CLOUDFLARE

Your site, your rules: new AI traffic options for all customers¶

Summary¶

Cloudflare announces a major rearchitecture of their bot classification system, moving from a binary "block AI bots" toggle to a behavior-based taxonomy that classifies all automated traffic by what it does on your site (Search, Agent, Training) and what it stores/reshares (immediate, reference, full). The post introduces BotBase — a new visibility plane cataloging all tracked bots — and proposes a transitive trust mechanism using the RFC 7239 Forwarded header to propagate operator identity through multi-layer intermediaries. New defaults (effective 2026-09-15) will block Training and Agent bots on ad-bearing pages, while the definition of "Verified" is decoupled from "default allowed" and tied to category-level allowlists instead.

Key Takeaways¶

Three-category AI traffic model: Cloudflare replaces the single "Block AI Bots" toggle with three orthogonal controls — Search (proactive indexing for later queries), Agent (real-time action on behalf of a human), and Training (permanent content absorption into model weights).

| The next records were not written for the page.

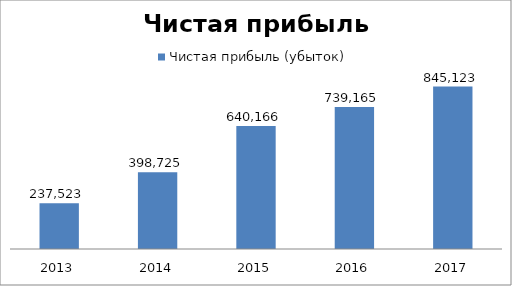
| Category | Чистая прибыль (убыток) |
|---|---|
| 2013.0 | 237522.597 |
| 2014.0 | 398725.5 |
| 2015.0 | 640165.997 |
| 2016.0 | 739165.133 |
| 2017.0 | 845122.539 |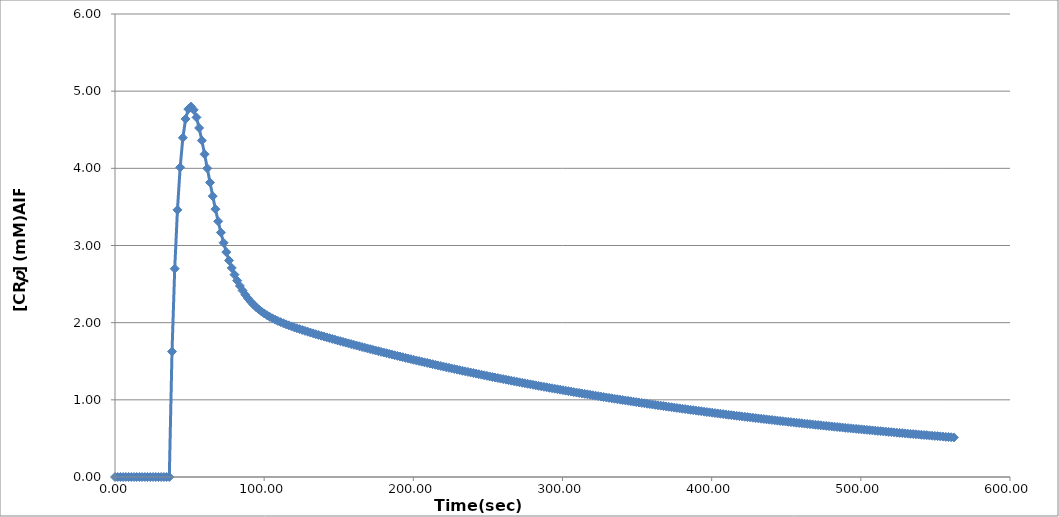
| Category | Series 0 |
|---|---|
| 0.0 | 0 |
| 1.82 | 0 |
| 3.64 | 0 |
| 5.46 | 0 |
| 7.28 | 0 |
| 9.1 | 0 |
| 10.92 | 0 |
| 12.74 | 0 |
| 14.56 | 0 |
| 16.38 | 0 |
| 18.2 | 0 |
| 20.02 | 0 |
| 21.84 | 0 |
| 23.66 | 0 |
| 25.48 | 0 |
| 27.3 | 0 |
| 29.12 | 0 |
| 30.94 | 0 |
| 32.76 | 0 |
| 34.58 | 0 |
| 36.4 | 0 |
| 38.22 | 1.625 |
| 40.04 | 2.699 |
| 41.86 | 3.462 |
| 43.68 | 4.013 |
| 45.5 | 4.396 |
| 47.32 | 4.64 |
| 49.14 | 4.768 |
| 50.96 | 4.8 |
| 52.78 | 4.758 |
| 54.6 | 4.66 |
| 56.42 | 4.523 |
| 58.24 | 4.36 |
| 60.06 | 4.183 |
| 61.88 | 3.999 |
| 63.7 | 3.817 |
| 65.52 | 3.64 |
| 67.34 | 3.471 |
| 69.16 | 3.314 |
| 70.98 | 3.168 |
| 72.8 | 3.035 |
| 74.62 | 2.915 |
| 76.44 | 2.806 |
| 78.26 | 2.709 |
| 80.08 | 2.622 |
| 81.9 | 2.545 |
| 83.72 | 2.476 |
| 85.54 | 2.416 |
| 87.36 | 2.362 |
| 89.18 | 2.314 |
| 91.0 | 2.272 |
| 92.82 | 2.234 |
| 94.64 | 2.2 |
| 96.46 | 2.17 |
| 98.28 | 2.143 |
| 100.1 | 2.118 |
| 101.92 | 2.096 |
| 103.74 | 2.075 |
| 105.56 | 2.056 |
| 107.38 | 2.039 |
| 109.2 | 2.022 |
| 111.02 | 2.007 |
| 112.84 | 1.992 |
| 114.66 | 1.978 |
| 116.48 | 1.965 |
| 118.3 | 1.952 |
| 120.12 | 1.94 |
| 121.94 | 1.928 |
| 123.76 | 1.916 |
| 125.58 | 1.905 |
| 127.4 | 1.894 |
| 129.22 | 1.883 |
| 131.04 | 1.872 |
| 132.86 | 1.861 |
| 134.68 | 1.851 |
| 136.5 | 1.84 |
| 138.32 | 1.83 |
| 140.14 | 1.82 |
| 141.96 | 1.81 |
| 143.78 | 1.8 |
| 145.6 | 1.79 |
| 147.42 | 1.78 |
| 149.24 | 1.77 |
| 151.06 | 1.761 |
| 152.88 | 1.751 |
| 154.7 | 1.741 |
| 156.52 | 1.732 |
| 158.34 | 1.722 |
| 160.16 | 1.713 |
| 161.98 | 1.704 |
| 163.8 | 1.694 |
| 165.62 | 1.685 |
| 167.44 | 1.676 |
| 169.26 | 1.667 |
| 171.08 | 1.658 |
| 172.9 | 1.649 |
| 174.72 | 1.64 |
| 176.54 | 1.631 |
| 178.36 | 1.622 |
| 180.18 | 1.613 |
| 182.0 | 1.604 |
| 183.82 | 1.595 |
| 185.64 | 1.587 |
| 187.46 | 1.578 |
| 189.28 | 1.57 |
| 191.1 | 1.561 |
| 192.92 | 1.553 |
| 194.74 | 1.544 |
| 196.56 | 1.536 |
| 198.38 | 1.527 |
| 200.2 | 1.519 |
| 202.02 | 1.511 |
| 203.84 | 1.502 |
| 205.66 | 1.494 |
| 207.48 | 1.486 |
| 209.3 | 1.478 |
| 211.12 | 1.47 |
| 212.94 | 1.462 |
| 214.76 | 1.454 |
| 216.58 | 1.446 |
| 218.4 | 1.438 |
| 220.22 | 1.43 |
| 222.04 | 1.423 |
| 223.86 | 1.415 |
| 225.68 | 1.407 |
| 227.5 | 1.4 |
| 229.32 | 1.392 |
| 231.14 | 1.384 |
| 232.96 | 1.377 |
| 234.78 | 1.369 |
| 236.6 | 1.362 |
| 238.42 | 1.354 |
| 240.24 | 1.347 |
| 242.06 | 1.34 |
| 243.88 | 1.332 |
| 245.7 | 1.325 |
| 247.52 | 1.318 |
| 249.34 | 1.311 |
| 251.16 | 1.304 |
| 252.98 | 1.297 |
| 254.8 | 1.289 |
| 256.62 | 1.282 |
| 258.44 | 1.275 |
| 260.26 | 1.269 |
| 262.08 | 1.262 |
| 263.9 | 1.255 |
| 265.72 | 1.248 |
| 267.54 | 1.241 |
| 269.36 | 1.234 |
| 271.18 | 1.228 |
| 273.0 | 1.221 |
| 274.82 | 1.214 |
| 276.64 | 1.208 |
| 278.46 | 1.201 |
| 280.28 | 1.195 |
| 282.1 | 1.188 |
| 283.92 | 1.182 |
| 285.74 | 1.175 |
| 287.56 | 1.169 |
| 289.38 | 1.162 |
| 291.2 | 1.156 |
| 293.02 | 1.15 |
| 294.84 | 1.144 |
| 296.66 | 1.137 |
| 298.48 | 1.131 |
| 300.3 | 1.125 |
| 302.12 | 1.119 |
| 303.94 | 1.113 |
| 305.76 | 1.107 |
| 307.58 | 1.101 |
| 309.4 | 1.095 |
| 311.22 | 1.089 |
| 313.04 | 1.083 |
| 314.86 | 1.077 |
| 316.68 | 1.071 |
| 318.5 | 1.065 |
| 320.32 | 1.059 |
| 322.14 | 1.054 |
| 323.96 | 1.048 |
| 325.78 | 1.042 |
| 327.6 | 1.036 |
| 329.42 | 1.031 |
| 331.24 | 1.025 |
| 333.06 | 1.02 |
| 334.88 | 1.014 |
| 336.7 | 1.009 |
| 338.52 | 1.003 |
| 340.34 | 0.998 |
| 342.16 | 0.992 |
| 343.98 | 0.987 |
| 345.8 | 0.981 |
| 347.62 | 0.976 |
| 349.44 | 0.971 |
| 351.26 | 0.965 |
| 353.08 | 0.96 |
| 354.9 | 0.955 |
| 356.72 | 0.95 |
| 358.54 | 0.945 |
| 360.36 | 0.939 |
| 362.18 | 0.934 |
| 364.0 | 0.929 |
| 365.82 | 0.924 |
| 367.64 | 0.919 |
| 369.46 | 0.914 |
| 371.28 | 0.909 |
| 373.1 | 0.904 |
| 374.92 | 0.899 |
| 376.74 | 0.894 |
| 378.56 | 0.89 |
| 380.38 | 0.885 |
| 382.2 | 0.88 |
| 384.02 | 0.875 |
| 385.84 | 0.87 |
| 387.66 | 0.866 |
| 389.48 | 0.861 |
| 391.3 | 0.856 |
| 393.12 | 0.852 |
| 394.94 | 0.847 |
| 396.76 | 0.842 |
| 398.58 | 0.838 |
| 400.4 | 0.833 |
| 402.22 | 0.829 |
| 404.04 | 0.824 |
| 405.86 | 0.82 |
| 407.68 | 0.815 |
| 409.5 | 0.811 |
| 411.32 | 0.806 |
| 413.14 | 0.802 |
| 414.96 | 0.798 |
| 416.78 | 0.793 |
| 418.6 | 0.789 |
| 420.42 | 0.785 |
| 422.24 | 0.78 |
| 424.06 | 0.776 |
| 425.88 | 0.772 |
| 427.7 | 0.768 |
| 429.52 | 0.763 |
| 431.34 | 0.759 |
| 433.16 | 0.755 |
| 434.98 | 0.751 |
| 436.8 | 0.747 |
| 438.62 | 0.743 |
| 440.44 | 0.739 |
| 442.26 | 0.735 |
| 444.08 | 0.731 |
| 445.9 | 0.727 |
| 447.72 | 0.723 |
| 449.54 | 0.719 |
| 451.36 | 0.715 |
| 453.18 | 0.711 |
| 455.0 | 0.707 |
| 456.82 | 0.703 |
| 458.64 | 0.7 |
| 460.46 | 0.696 |
| 462.28 | 0.692 |
| 464.1 | 0.688 |
| 465.92 | 0.684 |
| 467.74 | 0.681 |
| 469.56 | 0.677 |
| 471.38 | 0.673 |
| 473.2 | 0.67 |
| 475.02 | 0.666 |
| 476.84 | 0.662 |
| 478.66 | 0.659 |
| 480.48 | 0.655 |
| 482.3 | 0.652 |
| 484.12 | 0.648 |
| 485.94 | 0.645 |
| 487.76 | 0.641 |
| 489.58 | 0.638 |
| 491.4 | 0.634 |
| 493.22 | 0.631 |
| 495.04 | 0.627 |
| 496.86 | 0.624 |
| 498.68 | 0.62 |
| 500.5 | 0.617 |
| 502.32 | 0.614 |
| 504.14 | 0.61 |
| 505.96 | 0.607 |
| 507.78 | 0.604 |
| 509.6 | 0.6 |
| 511.42 | 0.597 |
| 513.24 | 0.594 |
| 515.06 | 0.591 |
| 516.88 | 0.587 |
| 518.7 | 0.584 |
| 520.52 | 0.581 |
| 522.34 | 0.578 |
| 524.16 | 0.575 |
| 525.98 | 0.572 |
| 527.8 | 0.568 |
| 529.62 | 0.565 |
| 531.44 | 0.562 |
| 533.26 | 0.559 |
| 535.08 | 0.556 |
| 536.9 | 0.553 |
| 538.72 | 0.55 |
| 540.54 | 0.547 |
| 542.36 | 0.544 |
| 544.18 | 0.541 |
| 546.0 | 0.538 |
| 547.82 | 0.535 |
| 549.64 | 0.532 |
| 551.46 | 0.53 |
| 553.28 | 0.527 |
| 555.1 | 0.524 |
| 556.92 | 0.521 |
| 558.74 | 0.518 |
| 560.56 | 0.515 |
| 562.38 | 0.512 |

These are available to all customers including the free tier.
Full bot behavior taxonomy (10 categories): Beyond AI, the complete classification includes: Search, Agent, Training, Transact, Data Collection, Security Testing, SEO, Ads Verification, Social/Link Preview, Feed Fetching, Monitoring & Operations. Each bot can have multiple behaviors.
Content-use signaling via robots.txt extension: Cloudflare proposes a use field extension to Content Signals with three levels: use=immediate (interact but store nothing), use=reference (index, excerpt, link back — the new default), use=full (summarize and reproduce). Bots caught abusing these signals lose Verified status.
New defaults effective 2026-09-15: On pages displaying ads, Training and Agent bots are blocked by default for new domains. Search remains allowed by default. Multi-purpose crawlers (Googlebot, Applebot, BingBot) that combine Search with Training are blocked under the most-restrictive-rule principle unless the site owner explicitly opts out.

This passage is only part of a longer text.